Posted: Tue Jul 28, 2009 4:44 pm
by Skepticism and Animal Feed
Amusingly, the Clayton-Bulwer treaty is probably one of the less important things that John Clayton ever did. Clayton's real legacy to the American people is the Presidency of Zachary Taylor; he arranged the nomination of Ol' Rough and Ready and basically pulled all of the strings after they won the election. Quizbowl just loves this one ultimately irrelevant treaty he happened to negotiate in the cushy job that Taylor gave him as a reward.

Re: Chicago Open 2009 Discussion

Posted: Tue Jul 28, 2009 4:50 pm
by Important Bird Area
Whig's Boson wrote:Quizbowl just loves this one ultimately irrelevant treaty
This makes me wonder about some stuff:

1. Does quizbowl just love treaties more than other classes of history answers?

2. How consistent are trends like this over time? I remember the Clayton-Bulwer treaty coming up as a high school bonus part when I was in high school.

Re: Chicago Open 2009 Discussion

Posted: Tue Jul 28, 2009 4:51 pm
by Down and out in Quintana Roo
Champa Kalhari wrote:
Whig's Boson wrote:Quizbowl just loves this one ultimately irrelevant treaty
This makes me wonder about some stuff:

1. Does quizbowl just love treaties more than other classes of history answers?

2. How consistent are trends like this over time? I remember the Clayton-Bulwer treaty coming up as a high school bonus part when I was in high school.
1. I think so. They're identifiable even if they're not important.

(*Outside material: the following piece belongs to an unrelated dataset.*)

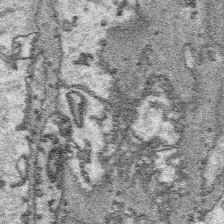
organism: Platynereis dumerilii

2. It still does on occasion.

Re: Chicago Open 2009 Discussion

Posted: Tue Jul 28, 2009 4:53 pm
by wd4gdz
Harper v. Canada (Attorney General) wrote:
Some of the modern music answer selections I also had problems with - Henry Cowell in particular was crazy, because I've never seen him performed in concert, and as far as I've ever known, the one thing he's really notable for is creating the prepared piano, which would never have become anything important in modern music if not for a different composer, John Cage, writing for it.
I will be sure to consult with you next time before writing a question to make sure you've have seen a work by the composer performed. In the meantime, feel free to check out the Internet, which is home to numerous videos of people/groups performing his works.

Re: Chicago Open 2009 Discussion

Posted: Tue Jul 28, 2009 4:54 pm
by grapesmoker
Champa Kalhari wrote:
Whig's Boson wrote:Quizbowl just loves this one ultimately irrelevant treaty
This makes me wonder about some stuff:

1. Does quizbowl just love treaties more than other classes of history answers?

2. How consistent are trends like this over time? I remember the Clayton-Bulwer treaty coming up as a high school bonus part when I was in high school.
One reason that this comes up is that unless you are an expert in ante bellum post-Jacksonian America, you are much more likely to know the Clayton-Bulwer treaty because it will be mentioned in any discussion of the Panama Canal and American foreign policy of the 1850s. I don't think it's fair to say that quizbowl loves it; it's just the kind of thing that's often covered in introductory classes on US history and features in books, so people know it.